“You mean they might come back.”

“Like I said, I don’t know anything about them, or Vaughn, but I know some things about Devin. One of those things is that the people surrounding him will be professionals. Professionals don’t like to leave loose ends. You were face-to-face with that guy yesterday. So was I. We both saw him attack you and saw his buddy attack that cop, and our testimony could put them in jail for a long time. You and I have just become loose ends. If these guys really are involved with Devin Matteson or anyone close to him, then that’s a very serious concern.”

14

__________

Steve Gomes had wanted to take his boat out that morning, but Jerry passed on the offer and headed for the library. Though not much of a reader, he was a regular patron. The Tomahawk library had a handful of computers with Internet access, and Jerry had recently discovered the online auction sites.

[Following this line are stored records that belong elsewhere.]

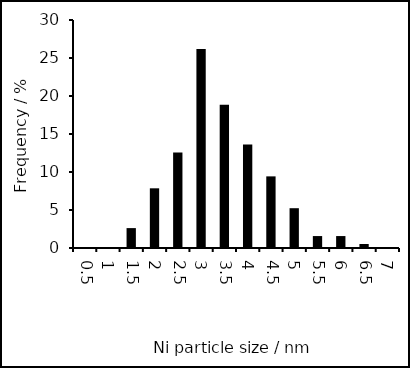
| Category | Series 0 |
|---|---|
| 0.5 | 0 |
| 1.0 | 0 |
| 1.5 | 2.618 |
| 2.0 | 7.853 |
| 2.5 | 12.565 |
| 3.0 | 26.178 |
| 3.5 | 18.848 |
| 4.0 | 13.613 |
| 4.5 | 9.424 |
| 5.0 | 5.236 |
| 5.5 | 1.571 |
| 6.0 | 1.571 |
| 6.5 | 0.524 |
| 7.0 | 0 |
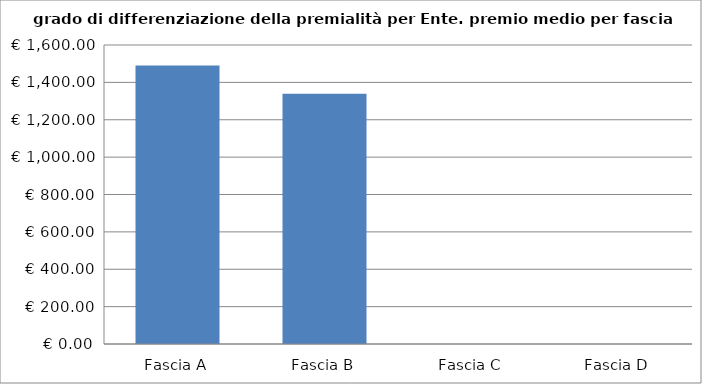
| Category | Totale ente |
|---|---|
| Fascia A | 1490.765 |
| Fascia B | 1339 |
| Fascia C | 0 |
| Fascia D | 0 |
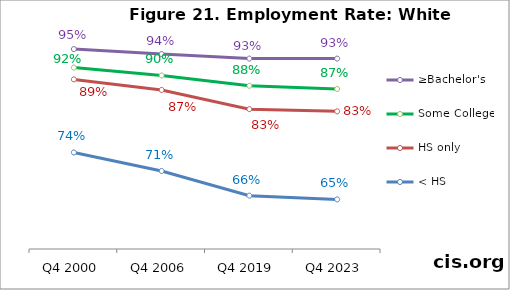
| Category | ≥Bachelor's | Some College | HS only | < HS |
|---|---|---|---|---|
| Q4 2000 | 0.953 | 0.916 | 0.892 | 0.745 |
| Q4 2006 | 0.943 | 0.9 | 0.871 | 0.707 |
| Q4 2019 | 0.934 | 0.879 | 0.832 | 0.658 |
| Q4 2023 | 0.934 | 0.873 | 0.828 | 0.65 |

Jerry’s dad had owned a liquor store, an occupational choice less than pleasing to Jerry’s mother, a woman who went to church on Sundays and Wednesdays. Rare was the week that passed without a bout of criticism of Rob Dolson’s work, that selling of sin. There was one element of the liquor business, and one element only, that pleased her: the presence of mirrors. Alice Dolson loved mirrors, and her husband received plenty of them, shipped in from Stroh’s and Anheuser-Busch and the rest. Though she loathed the products they advertised, Alice couldn’t help but like the mirrors. Her favorites were the Scotch mirrors. Much more elegant than those silly beer mirrors, she’d insist. If you ignore the brand name, they’re really quite beautiful.

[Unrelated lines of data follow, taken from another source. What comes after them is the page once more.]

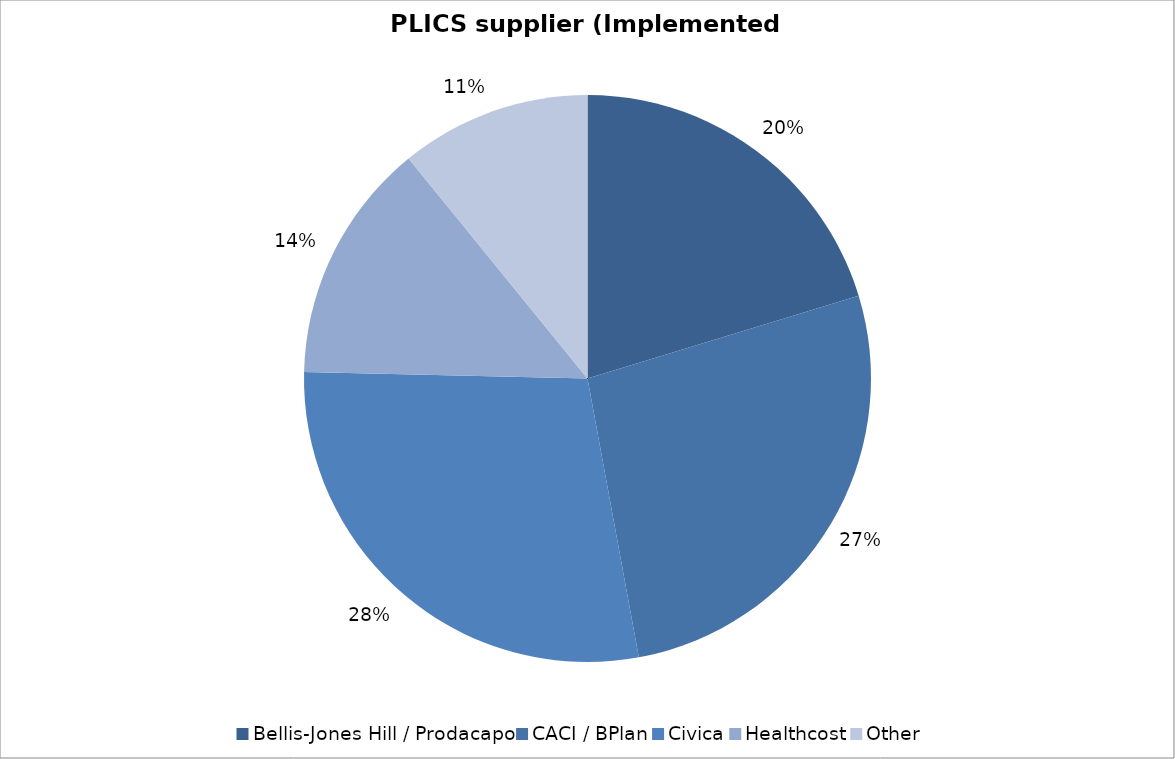
| Category | Series 0 |
|---|---|
| Bellis-Jones Hill / Prodacapo | 28 |
| CACI / BPlan | 37 |
| Civica | 39 |
| Healthcost | 19 |
| Other | 15 |
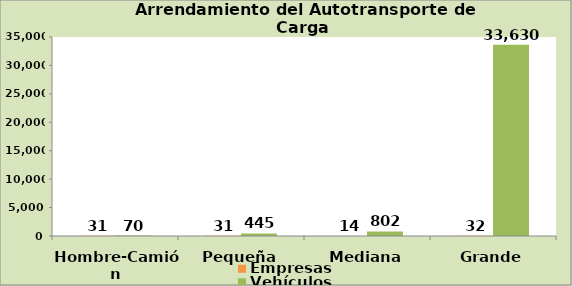
| Category | Empresas | Vehículos |
|---|---|---|
| Hombre-Camión | 31 | 70 |
| Pequeña | 31 | 445 |
| Mediana | 14 | 802 |
| Grande | 32 | 33630 |
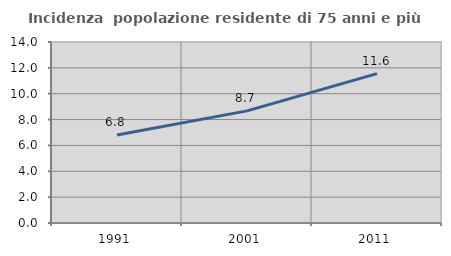
| Category | Incidenza  popolazione residente di 75 anni e più |
|---|---|
| 1991.0 | 6.814 |
| 2001.0 | 8.673 |
| 2011.0 | 11.552 |
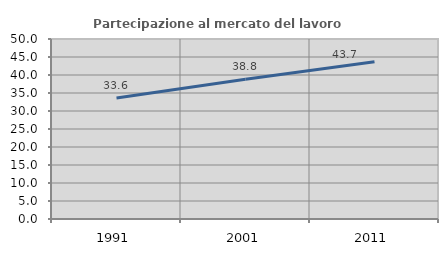
| Category | Partecipazione al mercato del lavoro  femminile |
|---|---|
| 1991.0 | 33.586 |
| 2001.0 | 38.796 |
| 2011.0 | 43.697 |
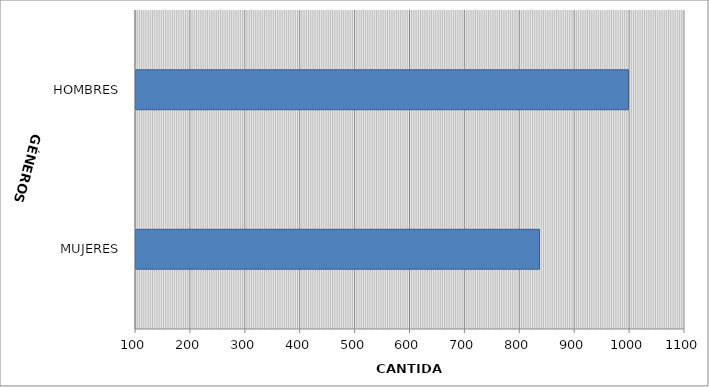
| Category | Series 0 |
|---|---|
| MUJERES | 835 |
| HOMBRES | 997 |
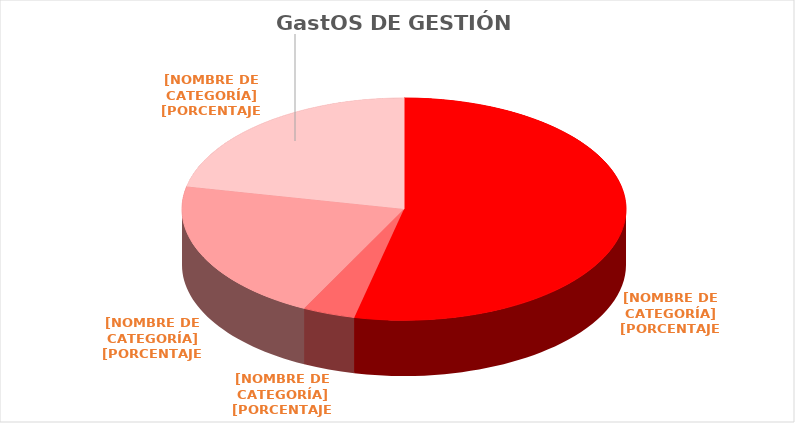
| Category | Series 0 |
|---|---|
| Web | 210.35 |
| Teléfono móvil | 15 |
| Material publicitario | 81.85 |
| Mantenimiento de cuentas bancarias | 85.28 |

So Rob Dolson hung on to the mirrors, and when he died, Alice kept them. She’d passed a few years later, leaving Jerry a fifty-year-old collection of bar mirrors. They decorated his home and filled his garage now. He’d hoped to build the collection, but classic mirrors were hard to find—or so he’d thought until he discovered eBay. If he felt a bit fruity shopping for antiques on the Internet in the library (and he did), it was easy enough to dismiss that with the recollection that the mirrors were, of course, advertising alcohol. Nothing embarrassing about that.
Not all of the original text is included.